RAVDESS

www.kaggle.com/datasets/uwrfkaggler/ravdess-emotional-speech-audio

Description of the Data

The RAVDESS dataset is a speech and audio dataset designed to perform actions like emotion classification and other general NLP tasks.
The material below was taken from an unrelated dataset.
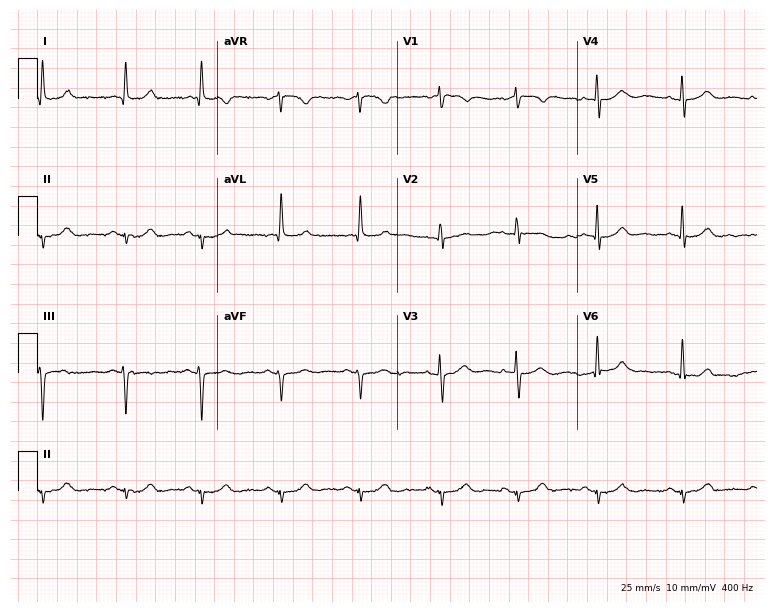
12-lead ECG from a female patient, 83 years old. Screened for six findings — first-degree AV block, right bundle branch block, left bundle branch block, sinus bradycardia, atrial fibrillation, sinus tachycardia — none is recorded.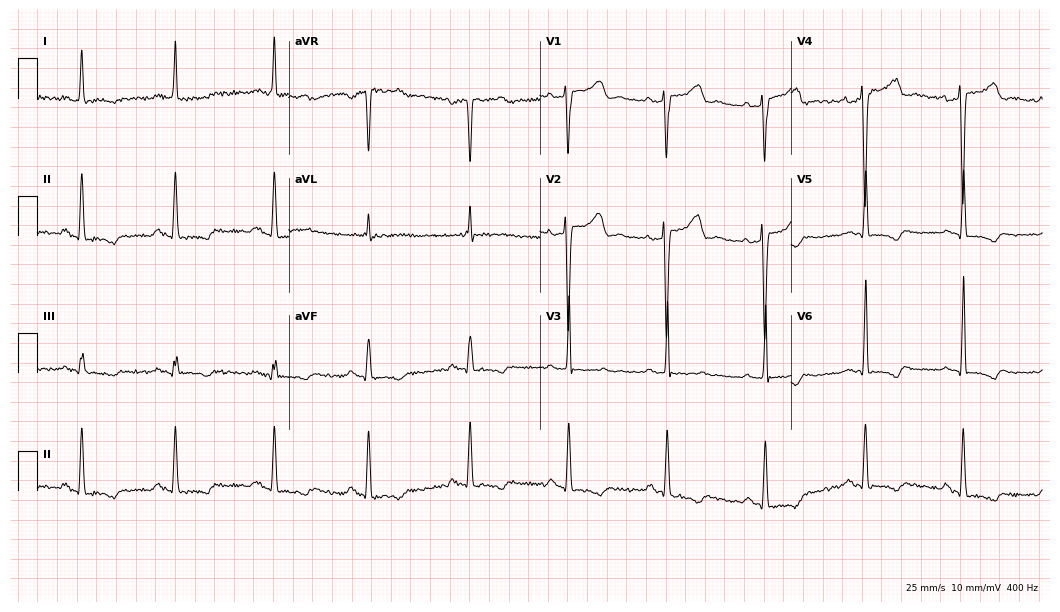
ECG (10.2-second recording at 400 Hz) — a 49-year-old female patient. Screened for six findings — first-degree AV block, right bundle branch block, left bundle branch block, sinus bradycardia, atrial fibrillation, sinus tachycardia — none is recorded.

The dataset has the following directory structure:

ravdess_data/
├── Actor_01/
│   ├── 03-01-01-01-01-01-01.wav  (neutral)
│   ├── 03-01-02-01-01-01-01.wav  (calm)
│   ├── 03-01-03-01-01-01-01.wav  (happy)
│   ├── 03-01-04-01-01-01-01.wav  (sad)
│   ├── 03-01-05-01-01-01-01.wav  (angry)
│   ├── 03-01-06-01-01-01-01.wav  (fearful)
│   ├── 03-01-07-01-01-01-01.wav  (disgust)
│   ├── 03-01-08-01-01-01-01.wav  (surprised)
│   ├── 03-01-01-02-01-01-01.wav  (neutral, strong intensity)
│   └── ... (more files with different statements/repetitions)
├── Actor_02/
│   ├── 03-01-01-01-01-02-01.wav  (neutral)
│   ├── 03-01-03-01-01-02-01.wav  (happy)
│   └── ... (similar pattern for all emotions)
├── Actor_03/
│   └── ... (continues for all 24 actors)
└── ...

File naming convention: modality-vocal_channel-emotion-intensity-statement-repetition-actor.wav

Modality: 03 = audio+video (we’ll use these)
Vocal channel: 01 = speech, 02 = song
Emotion: 01=neutral, 02=calm, 03=happy, 04=sad, 05=angry, 06=fearful, 07=disgust, 08=surprised
Intensity: 01 = normal, 02 = strong
Statement: 01 = "Kids are talking by the door", 02 = "Dogs are sitting by the door"
Repetition: 01 = first repetition, 02 = second repetition
Actor: 01-24 = actor ID

Transformations to the original data source

Dataset on Anvil is how it comes from Kaggle.